煎茶の世界 - こころと美
日本の伝統文化としての茶道は、大きく分けると二つの流れがあります。一つは、抹茶を用いた茶道、もう一つは煎茶を用いた茶道。いずれも中国から伝えられた文化をもとに日本独自の文化として形成されたといえます。
お茶の伝来は、単に飲料としてではなく、文化的な要素として日本人は受け入れてまいりました。
お茶の伝来と文化、そのことだけが日本の文化全てとはいえませんが、日本の伝統的な文化の大きな側面を表しているといっても過言ではないでしょう。
江戸前期、中国の明の文化が長崎を経由して入ってまいります。それとあわせ煎茶の文化、その伝来の大きな役割をはたしたのが、黄檗山万福寺 開山の隠元隆琦(いんげんりゅうき)といわれ、新たな中国文化と日本の文化融合をもたらしたといえます。
中国での明時代の文化は、当時の日本の禅僧、また知識階層の文化人(画家、教育者、漢詩人等)に受け入れられ日本独自の文化として形成されていった流れがあり、飲料としての煎茶としてだけではなく、文化、芸術を伴い、独自の日本文化として形成されていきます。

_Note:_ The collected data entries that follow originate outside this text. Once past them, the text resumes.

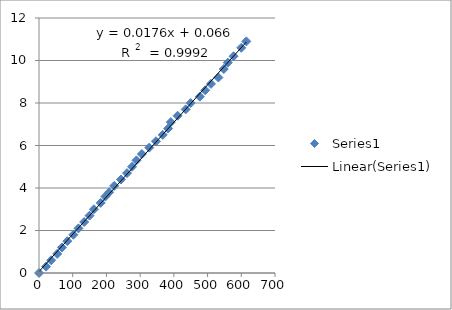
| Category | Series 0 |
|---|---|
| 0.0 | 0 |
| 21.0 | 0.3 |
| 36.0 | 0.6 |
| 54.0 | 0.9 |
| 68.0 | 1.2 |
| 84.0 | 1.5 |
| 102.0 | 1.8 |
| 117.0 | 2.1 |
| 134.0 | 2.4 |
| 150.0 | 2.7 |
| 163.0 | 3 |
| 183.0 | 3.3 |
| 197.0 | 3.6 |
| 208.0 | 3.8 |
| 223.0 | 4.1 |
| 243.0 | 4.4 |
| 261.0 | 4.7 |
| 276.0 | 5 |
| 289.0 | 5.3 |
| 305.0 | 5.6 |
| 327.0 | 5.9 |
| 347.0 | 6.2 |
| 367.0 | 6.5 |
| 383.0 | 6.8 |
| 391.0 | 7.1 |
| 411.0 | 7.4 |
| 435.0 | 7.7 |
| 450.0 | 8 |
| 477.0 | 8.3 |
| 493.0 | 8.6 |
| 510.0 | 8.9 |
| 532.0 | 9.2 |
| 548.0 | 9.6 |
| 560.0 | 9.9 |
| 577.0 | 10.2 |
| 600.0 | 10.6 |
| 615.0 | 10.9 |

焼物、書、文房具、盆栽、花、食事、など現代の我々の生活の中に溶け込んでいる多くの事が、煎茶文化の伝来と共に形成され、日本の中に独立して根付いていき、大きな役割を果たしたことが歴史をたどるとうかがい知れます。
煎茶文化は、江戸時代末期から明治大正にかけて大きく発展、隆盛の時代をむかえ、多くの美術、資料が残されています。
日常生活の中で煎茶を飲む行為は、ごくあたりまえのこととして日本人の中に根付いておりますが、先人が残した多くの資料を通し、歴史的な文化としての側面を知り、「先人の文化遺産から伝統とその本質を学び、ホンモノに直接触れ、豊かな人間性の啓発」に結び付けて頂ければ、何よりと考えています。